Neben den astronomischen Werken beschrieb Kepler auch ein Verfahren zur Volumenbestimmung (Keplersche Fassregel), welche als einer der Vorläufer der Integralrechnung gilt. Darüber hinaus verfasste Kepler einen Aufsatz zur Symmetrie von Schneeflocken. Kepler entdeckte, dass natürliche Kräfte - nicht nur in Schneeflocken - das Wachstum regulärer geometrischer Strukturen bewirken. Konkret bemerkte er, dass zwar jede Schneeflocke ein einzigartiges Gebilde ist, andererseits Schneeflocken bei einer Drehung um jeweils 60 Grad ihr Aussehen behalten (sechszählige Symmetrie). Dies führte Kepler zu Berechnungen der maximalen Dichte von Kreisanordnungen und Kugelpackungen. Diese frühen Arbeiten fanden in der Neuzeit unter anderem Anwendung in der Kristallographie sowie in der Kodierungstheorie, einem Teilgebiet der Nachrichtentechnik. Kepler vermutete, dass die dichteste Art, Kugeln aufzustapeln, darin besteht, sie pyramidenförmig übereinander anzuordnen. Dies mathematisch zu beweisen, wurde von Mathematikern 400 Jahre lang vergeblich versucht. Am 8. August 1998 kündigte der Mathematiker Thomas Hales einen Beweis für Keplers Vermutung an. Auf Grund der Komplexität des Computerbeweises steht eine endgültige Überprüfung trotz jahrelanger Bemühungen angesehener Gutachter noch aus.

Keplers Modell des Sonnensystems. Aus: Mysterium Cosmographicum (1596)

Von Johannes Kepler stammt auch die Definition des Antiprismas.

Gegen Ende seines turbulenten Lebens veröffentlichte Johannes Kepler im Jahre 1627 in Ulm sein letztes großes Werk, die Tabulae Rudolfinae (Rudolfinische Tafeln). Es wertete die Aufzeichnungen Tycho Brahes aus und beschrieb die Planetenbahnen in bis dahin unerreicht hoher Genauigkeit. Diese Planetentafeln sowie seine himmelsmechanischen Gesetze dienten später Isaac Newton als Grundlage zur Herleitung der Gravitationstheorie.

Am 15. November 1630 starb Kepler im Alter von 59 Jahren in Regensburg (Bild seines Wohnhauses 1626-1628; sein Sterbehaus ist eine viel besuchte Gedenkstätte).

Da Kepler sich einige Zeit in Linz aufhielt, wurde dessen Universität ihm zu Ehren Johannes-Kepler-Universität genannt. Weiters wurden die Sternwarten in Weil der Stadt, Graz und Linz Kepler-Sternwarte benannt.

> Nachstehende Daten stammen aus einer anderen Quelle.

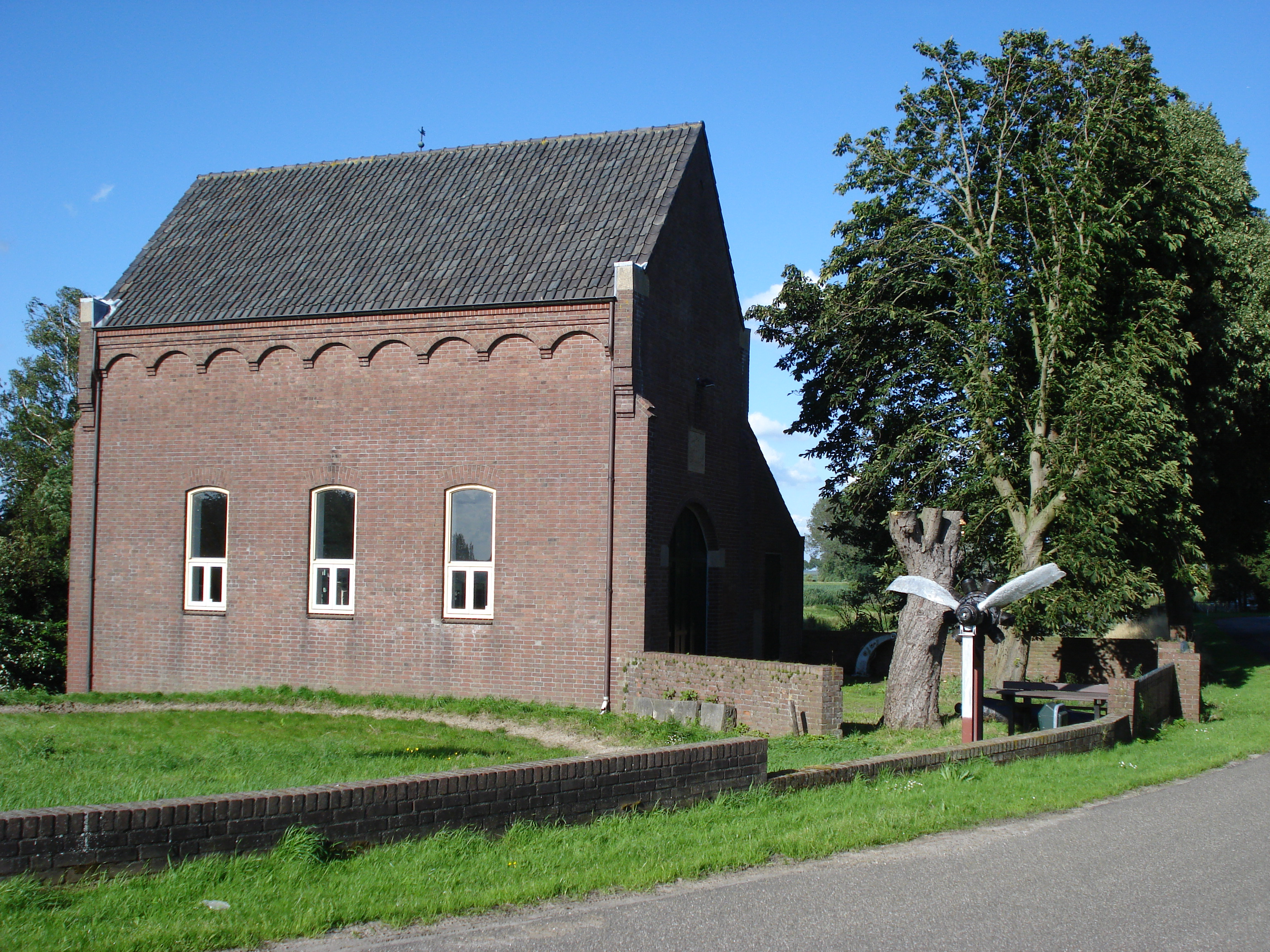 Hertogswetering, ancien station de pompage Hertogsgemaal à Gewande
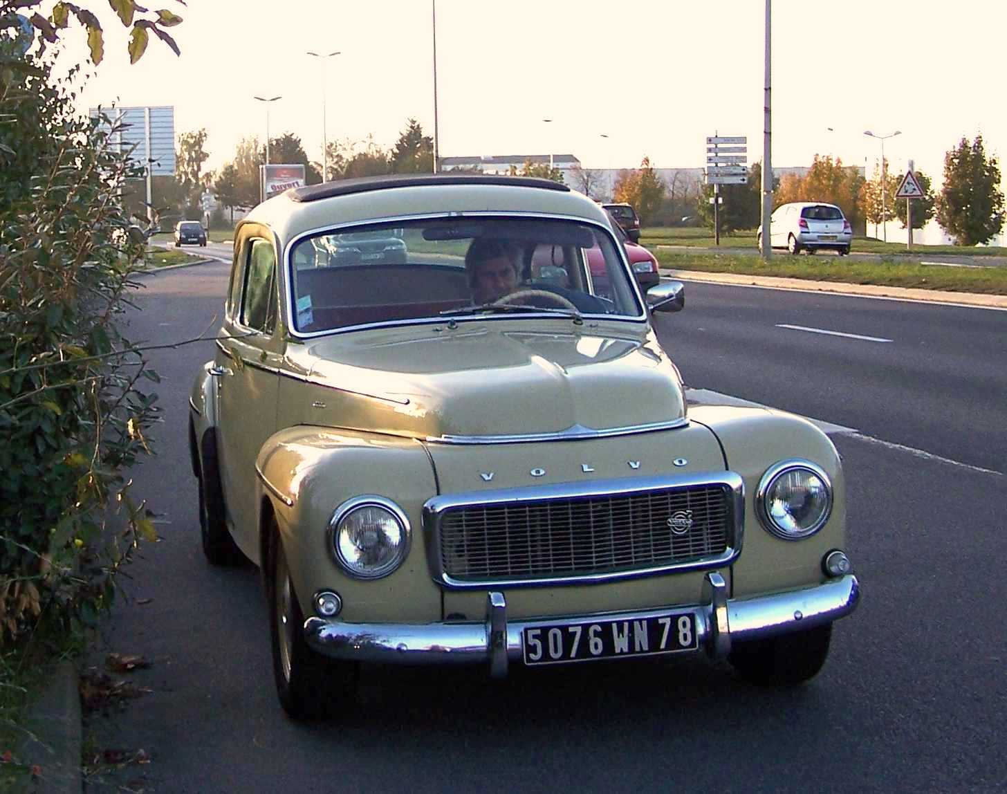 Vovo 544
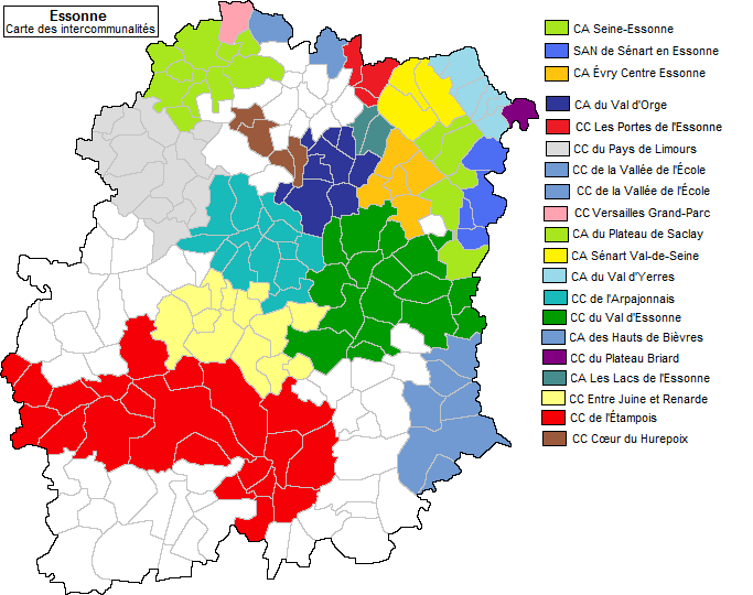 Carte des intercommunalités en Essonne en 2004.
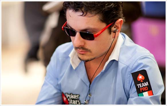 Luca Pagano
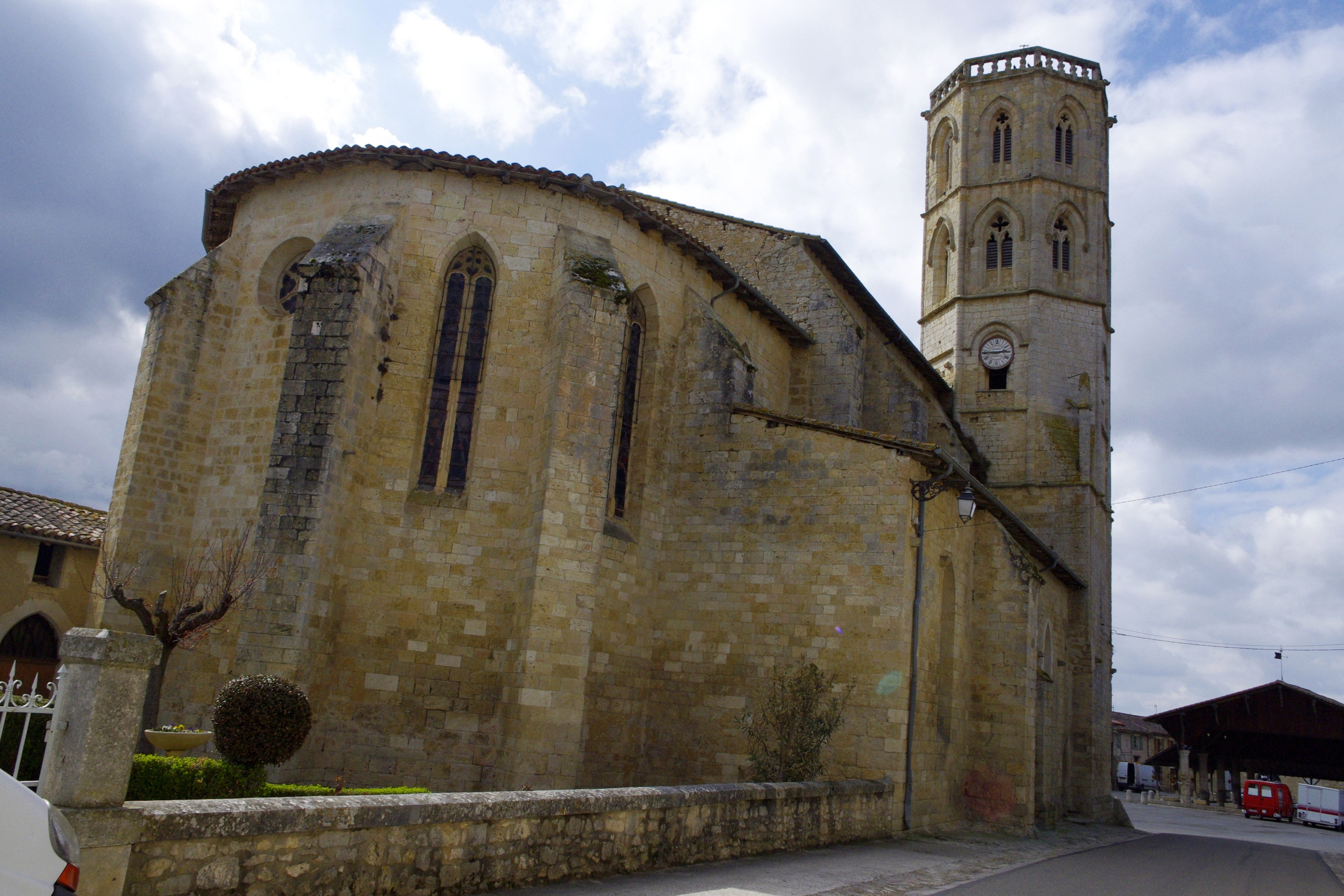 Monfort, Gers - église
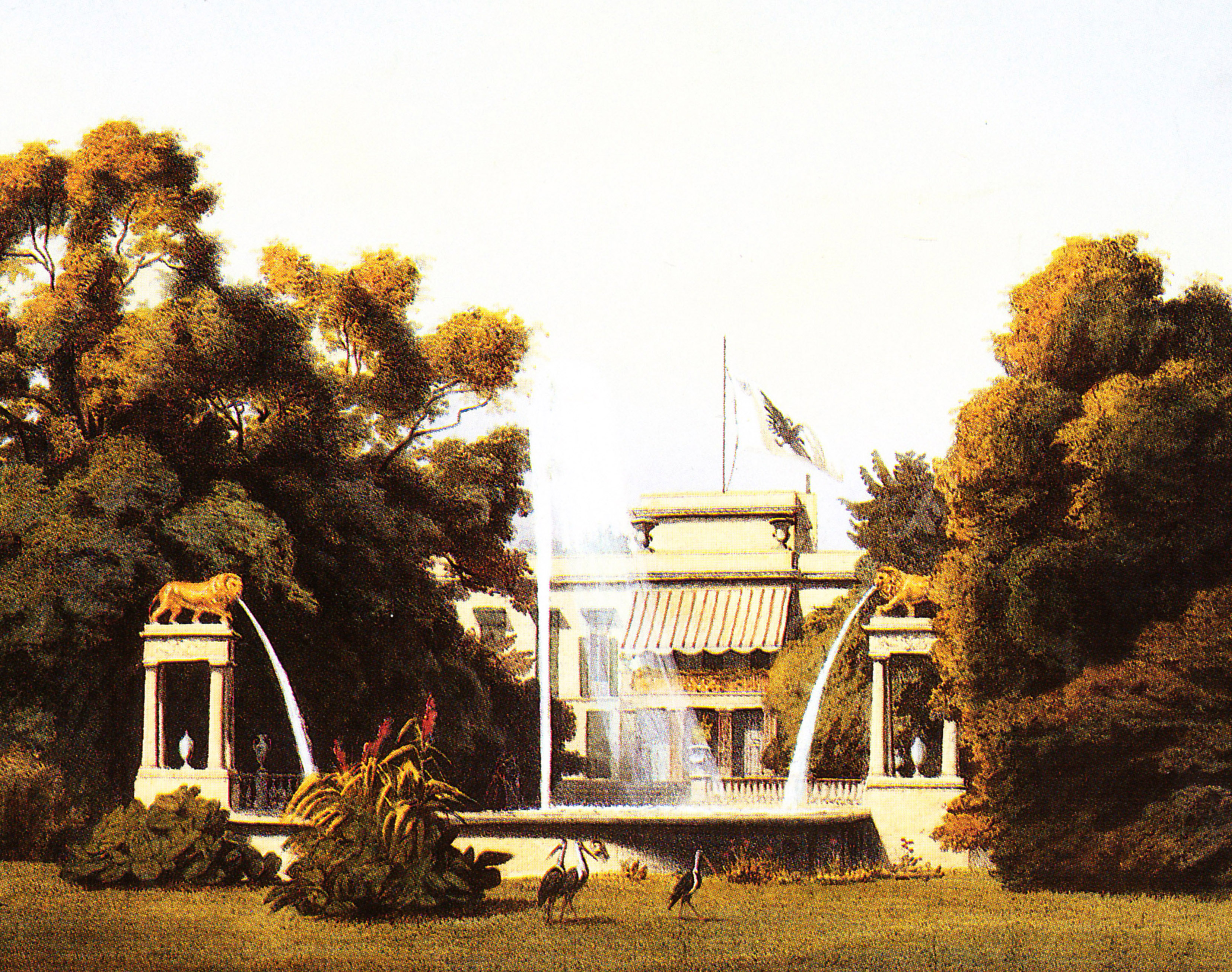 Ansicht der Löwenfontäne im Park Klein-Glienicke, unbekannter Künstler, um 1840
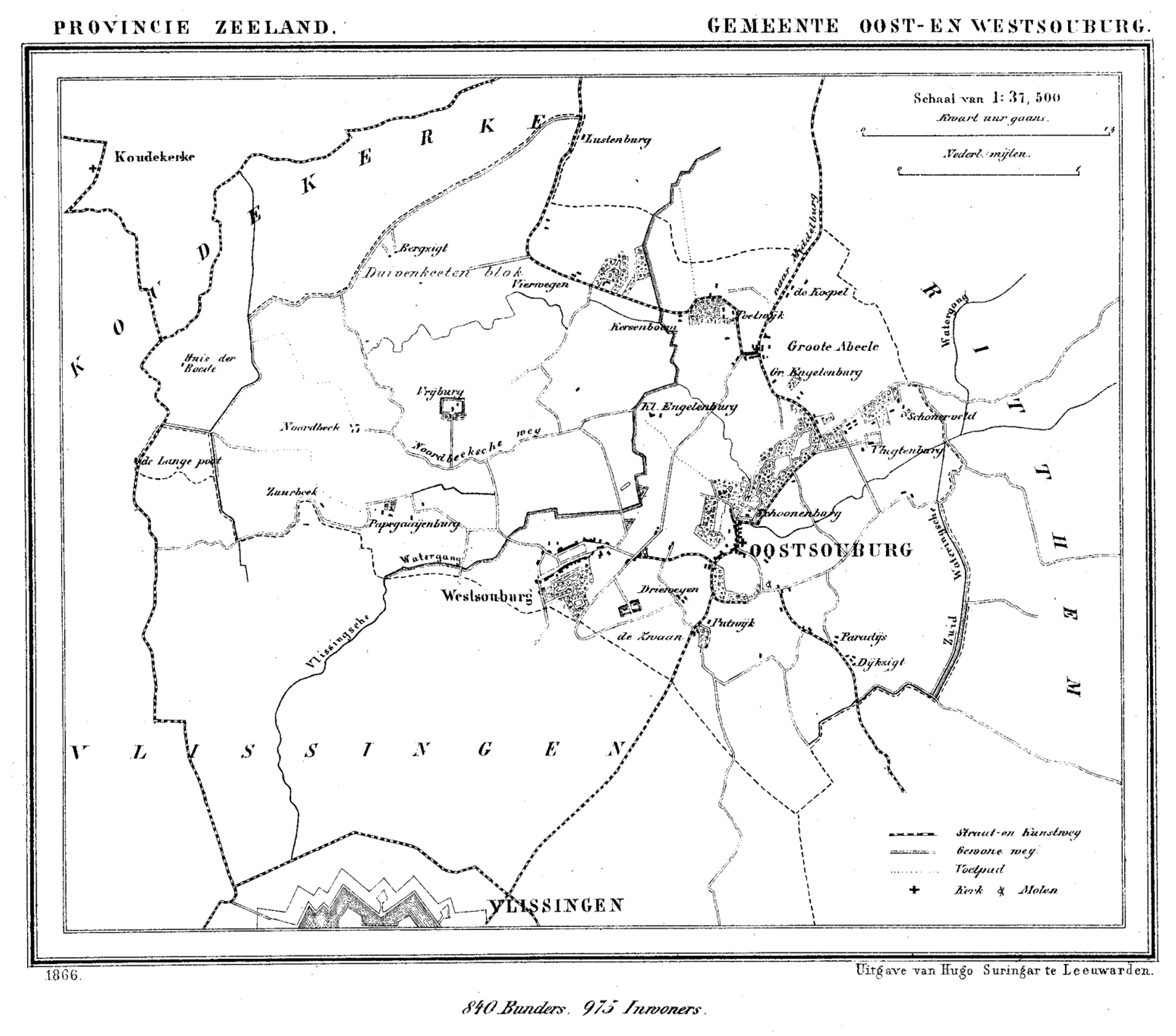 Gemeente Oost-Souburg, Zeeland, Nederland
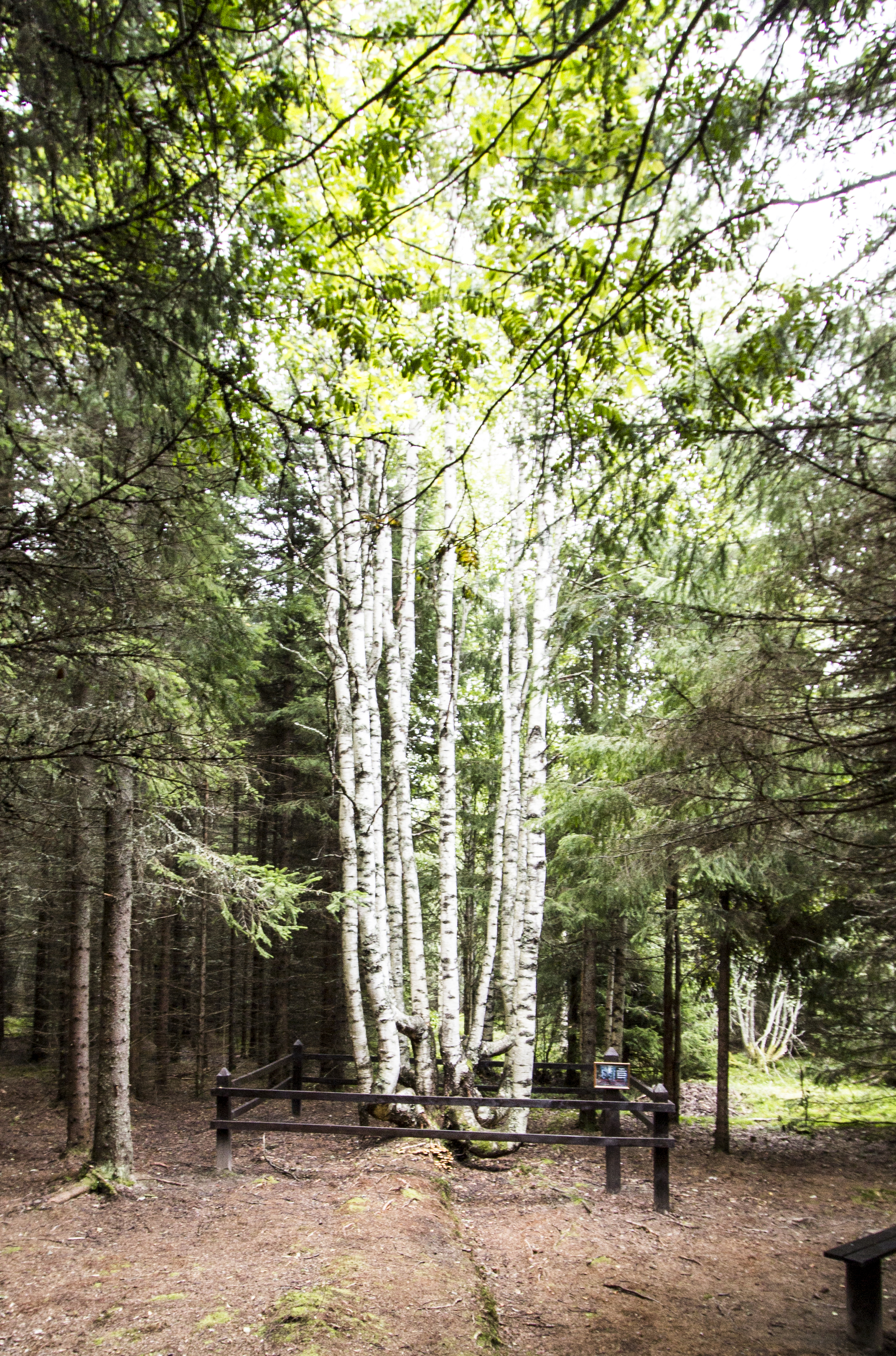 Двенадцати ствольная береза - "Двенадцать апостолов"
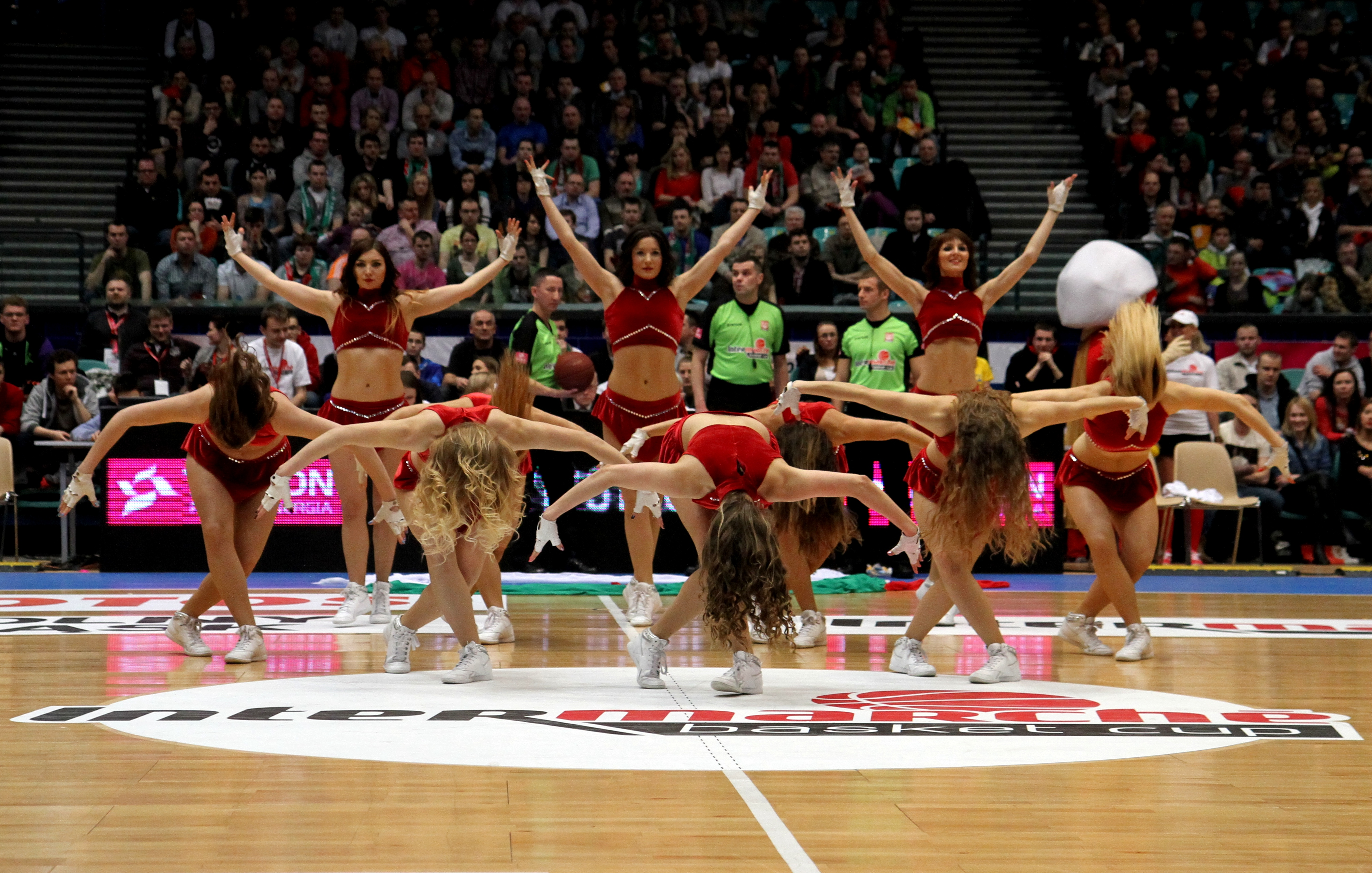 Cheerleaders Wrocław
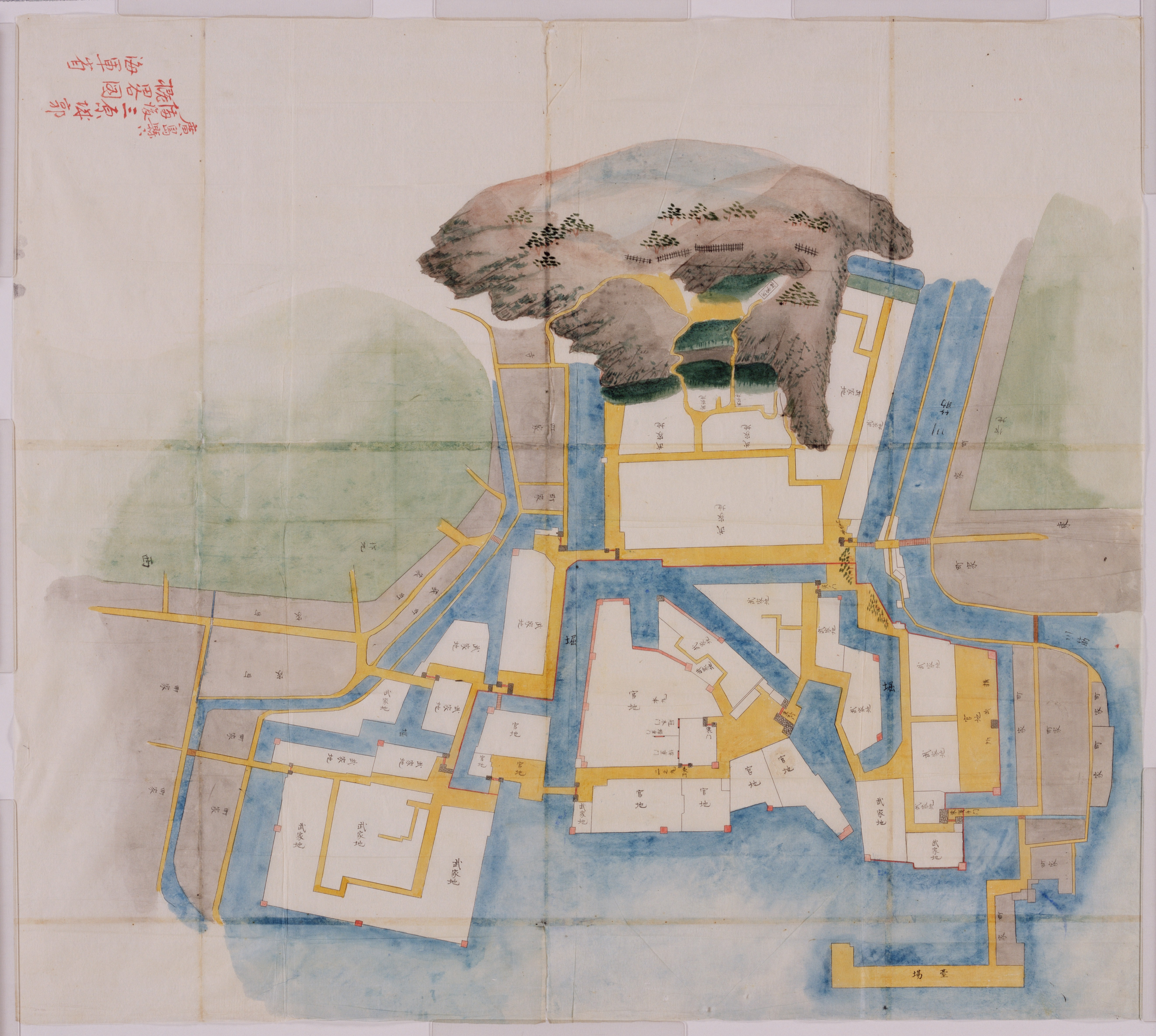 備後国三原城図

Darüber hinaus tragen ein prominenter Mondkrater und ein Asteroid den Namen 'Kepler'.

Werke

  • Mysterium Cosmographicum. (deutsch: Das Weltgeheimnis)
  • Harmonices Mundi. (deutsch: Die Weltharmonie)
  • Dioptrice
  • Tabulae Rudolfinae. (deutsch: Die Rudolfinischen Tafeln)
  • Astronomia Nova. (deutsch: Neue Astronomie)
  • Somnium. (deutsch: Der Traum)
  • Nova stereometria doliorum vinariorum. (deutsch: Neue Stereometrie der Weinfässer)
  • Von den gesicherten Grundlagen der Astrologie (Nachdruck erhältlich unter ISBN 3-925100-38-5)

Siehe auch

Astronomie, Bahnbestimmung, Kepler-Gleichung, Keplersche Gesetze, Linsenfernrohr, Okular, Tycho Brahe, Keplersche Fassregel

Literatur

  • Johannes Tralow: Kepler und der Kaiser. Verlag der Nation, Berlin 1961
  • Rosemarie Schuder: Der Sohn der Hexe, In der Mühle des Teufels. Rütten & Loening, Berlin 1968
  • Johannes Hoppe: Johannes Kepler. BSB B. Teubner Verlagsgesellschaft, Leipzig 1976
  • Wilhelm und Helga Strube: Kepler und der General. Verlag Neues Leben Berlin, Berlin 1985
  • Mechthild Lemcke: Johannes Kepler. 2. Auflage. Rowohlt, Reinbek 2002, ISBN 3-499-50529-0
  • Anna Maria Lombardi: Johannes Kepler. Einsichten in die himmlische Harmonie. Verlag Spektrum der Wissenschaft, Weinheim Dezember 2000
  • Gilder, Joshua und Anne-Lee: Der Fall Kepler. Mord im Namen der Wissenschaft. Berlin: List Verlag, 2005. - ISBN 3-47179-509-X
  • Arthur Koestler: Die Schlafwandler, Bern/Wien/Stuttgart, 1959.
  • Berthold Sutter: Der Hexenprozess gegen Katharina Kepler, 1979.